• **TASK BRIEF**:
Please reproduce all of the data exactly as it appears, but skip the pictures.

• **RECORDS SUPPLIED**:

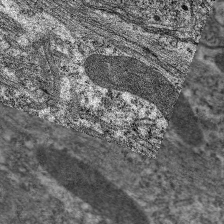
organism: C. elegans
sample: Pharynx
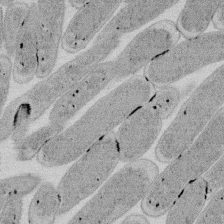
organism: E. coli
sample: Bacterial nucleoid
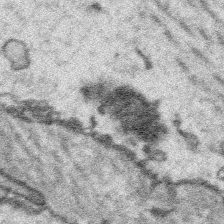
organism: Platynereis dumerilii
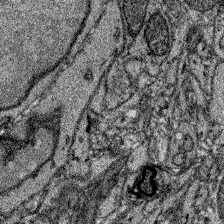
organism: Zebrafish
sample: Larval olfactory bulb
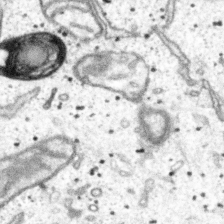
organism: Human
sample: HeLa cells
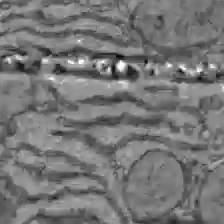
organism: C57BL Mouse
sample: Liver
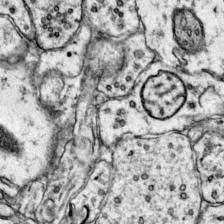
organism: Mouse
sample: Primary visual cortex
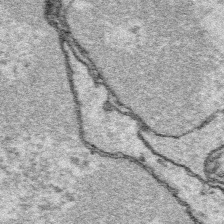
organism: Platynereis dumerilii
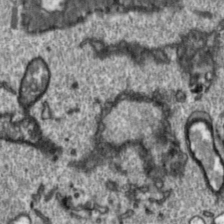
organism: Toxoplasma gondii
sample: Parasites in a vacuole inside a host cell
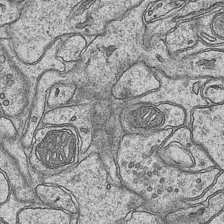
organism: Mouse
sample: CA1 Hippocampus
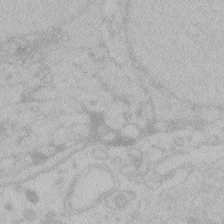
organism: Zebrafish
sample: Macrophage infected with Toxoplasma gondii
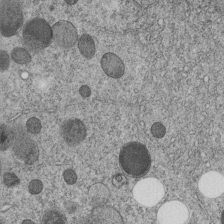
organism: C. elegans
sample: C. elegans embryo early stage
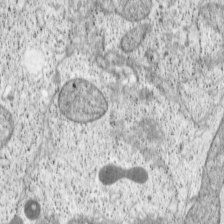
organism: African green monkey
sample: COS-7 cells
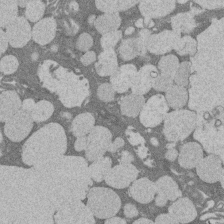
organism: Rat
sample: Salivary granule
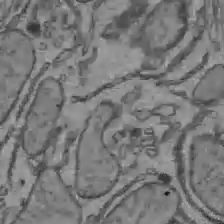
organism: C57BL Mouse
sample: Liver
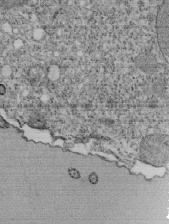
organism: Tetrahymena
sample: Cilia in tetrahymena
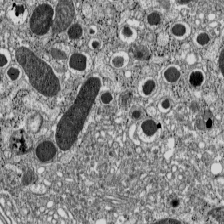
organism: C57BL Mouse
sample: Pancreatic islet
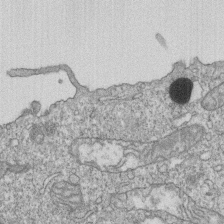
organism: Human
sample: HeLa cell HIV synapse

• **SOLUTION**:
organism: C. elegans
sample: Pharynx
organism: E. coli
sample: Bacterial nucleoid
organism: Platynereis dumerilii
organism: Zebrafish
sample: Larval olfactory bulb
organism: Human
sample: HeLa cells
organism: C57BL Mouse
sample: Liver
organism: Mouse
sample: Primary visual cortex
organism: Platynereis dumerilii
organism: Toxoplasma gondii
sample: Parasites in a vacuole inside a host cell
organism: Mouse
sample: CA1 Hippocampus
organism: Zebrafish
sample: Macrophage infected with Toxoplasma gondii
organism: C. elegans
sample: C. elegans embryo early stage
organism: African green monkey
sample: COS-7 cells
organism: Rat
sample: Salivary granule
organism: C57BL Mouse
sample: Liver
organism: Tetrahymena
sample: Cilia in tetrahymena
organism: C57BL Mouse
sample: Pancreatic islet
organism: Human
sample: HeLa cell HIV synapse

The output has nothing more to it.